Primary LanguagePython

Riboexp

This is the implementation of the paper entitled "Rationalizing Translation Elongation by Reinforcement Learning" Here we provide servaral functions as follows:

  1. Reproduce some results in our paper (cross-validation performance)
  2. Train a neural network model to predict ribosome densities across a set of transcripts
  3. Obtain the predicted ribosome densities for a particular gene.
  4. Train a neural network model by a custom dataset

Requirement

Riboexp is written in Python version 2.7, and requires the following libraries:

cuda     8.0
python   2.7
pytorch  0.3.1
numpy    1.14.3
scipy    1.0.1

Building the environment

pip install -r requirement.txt

1. To test Riboexp using a model that has been already trained on a particular fold.

Command:

python runRiboexp.py --data_path ../data/yeast --mode 1 --fold {foldnumber} --load {filename}

Users need to choose the foldnumber (0/1/2) and the path of the trained model.
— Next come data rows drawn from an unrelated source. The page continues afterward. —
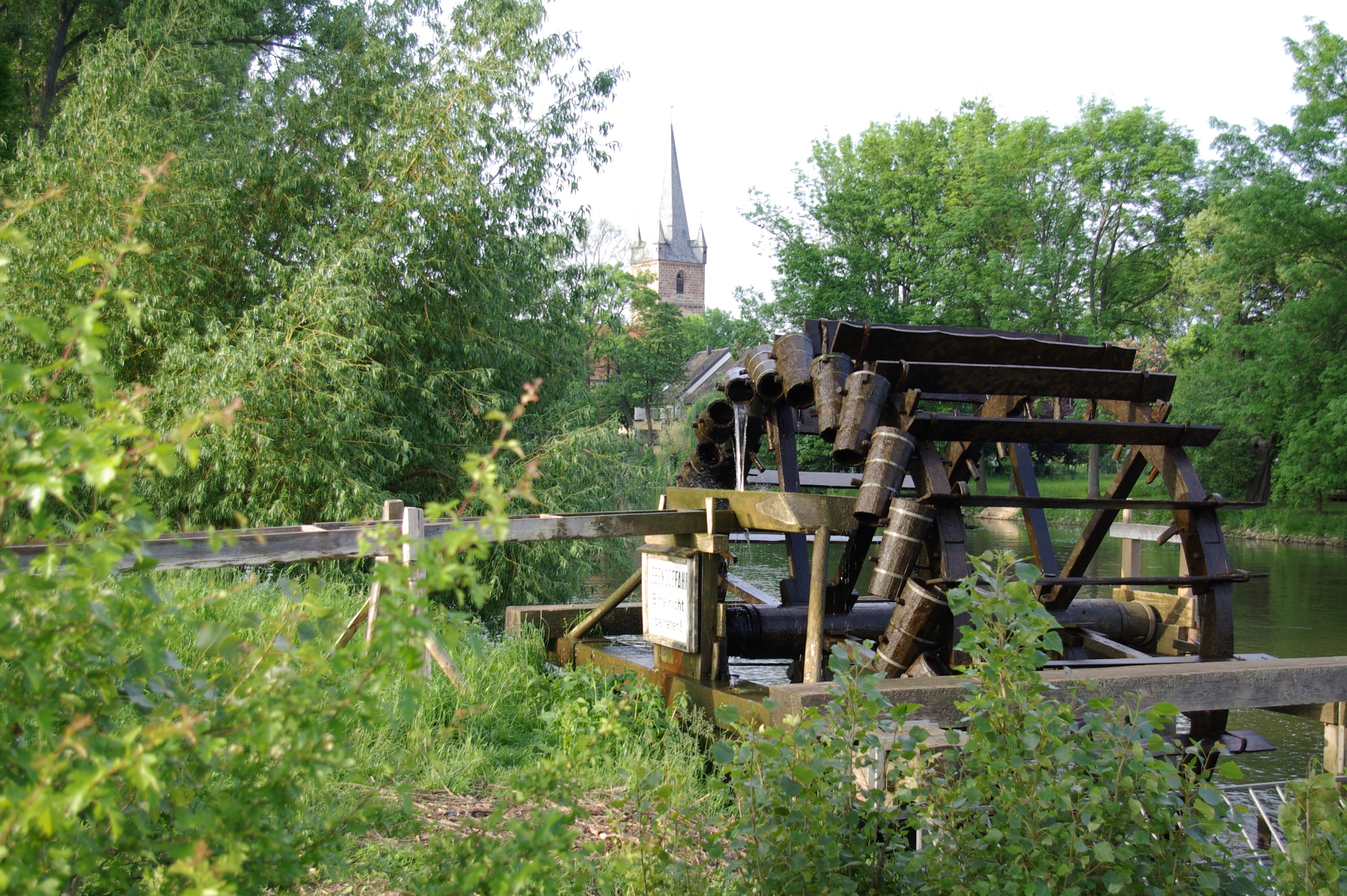 Wasserschöpfrad im Erlanger Stadtteil Bruck
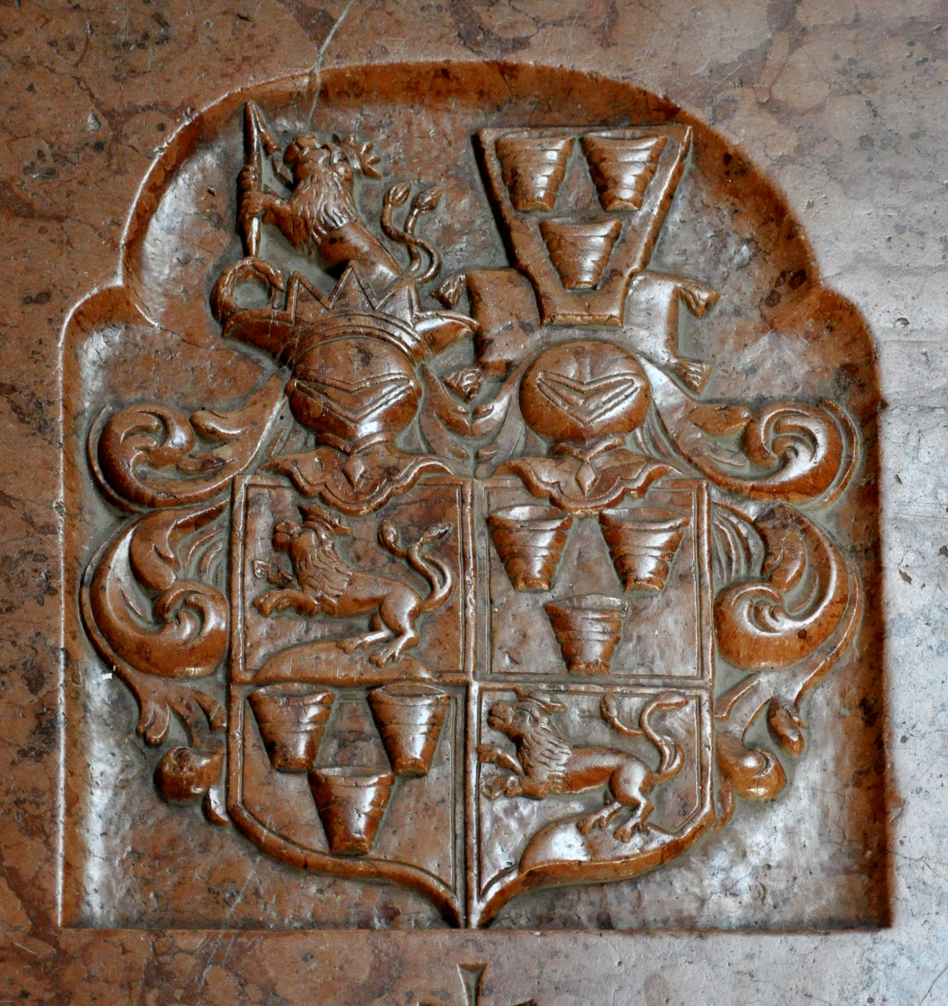 Stiftskirche Reichersberg, Oberösterreich Gruftplatte des Franz Joseph Adolph Reichsgraf von Ahamb zu Neuhaus und Geinberg († 1756). Familienwappen der Grafen von Ahamb
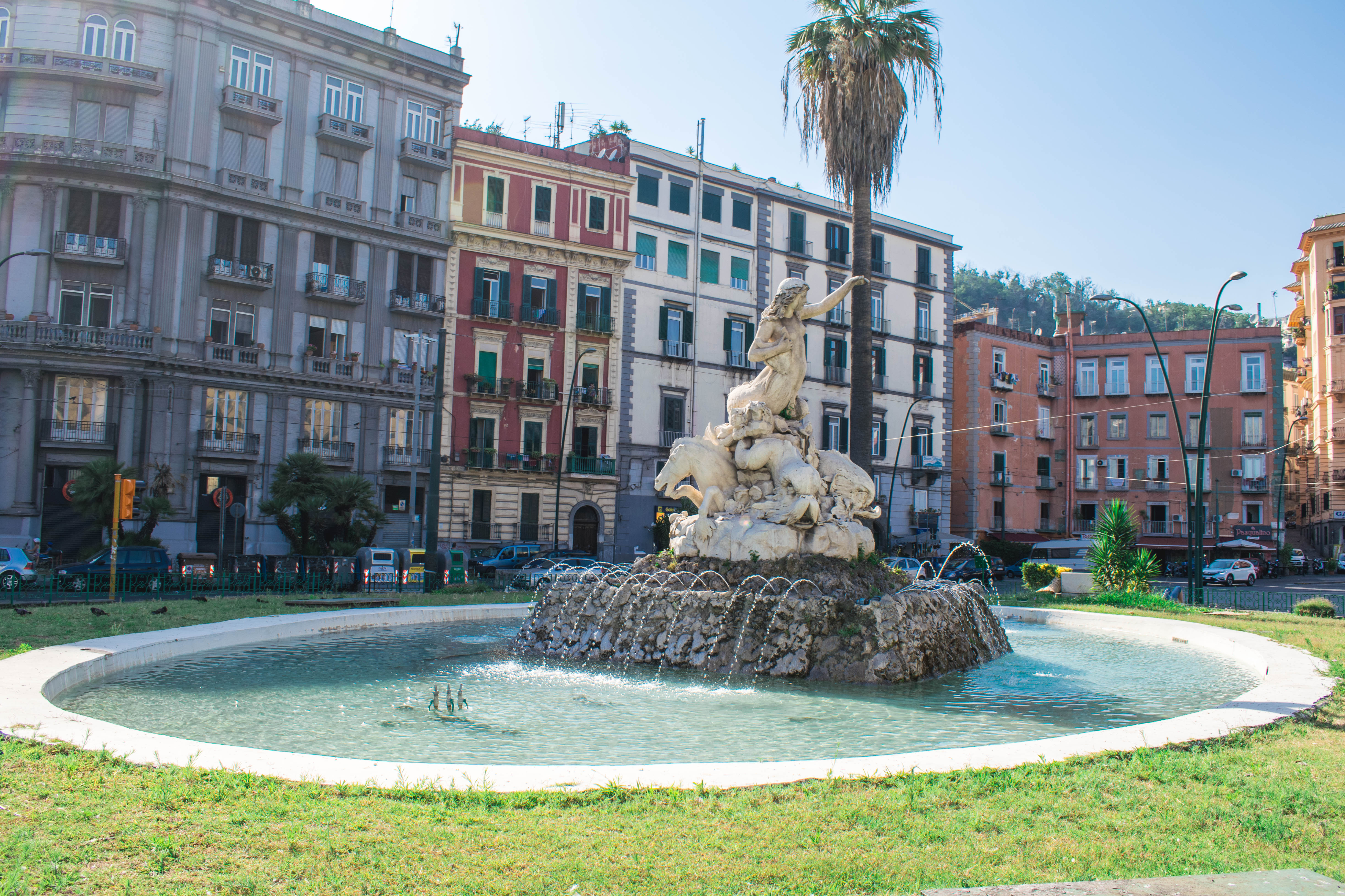 Fontana della Sirena

For example,

python runRiboexp.py --data_path ../data/yeast/ --mode 1 --load ../data/trained_models/model_yeast_useStructure_True_fold_0_nhids_512_drate_0.4_mark_mark_lam_0.0083-Jul28.11h52/best-model.pkl  --fold 0

The results are quickly obtained, which is consistent with our computational test.

2. To test Riboexp in the setting of cross-validation

Command:

python runRiboexp.py --data_path data/yeast --mode 2 --load0 {trainedmodel of fold 0} --load1 {trained model of fold1} --load2 {trainedmodel of fold2}

Example:

python runRiboexp.py --data_path ../data/yeast  --mode 2 --load0 ../data/trained_models/model_yeast_useStructure_True_fold_0_nhids_512_drate_0.4_mark_mark_lam_0.0083-Jul28.11h52/best-model.pkl  --load1 ../data/trained_models/model_yeast_useStructure_True_fold_1_nhids_512_drate_0.4_mark_mark_lam_0.0083-Jul28.13h32/best-model.pkl --load2  ../data/trained_models/model_yeast_useStructure_True_fold_2_nhids_512_drate_0.4_mark_mark_lam_0.0083-Jul28.15h03/best-model.pkl

3. To train Riboexp for a particular fold

Command:

python runRiboexp.py --data_path ../data/yeast --fold {foldnumber}

The training procedure will take about 1-2 hours, various from different GPU devices. This tool will save the best parameters of Riboexp accroding the performance on the held-out data (validation data).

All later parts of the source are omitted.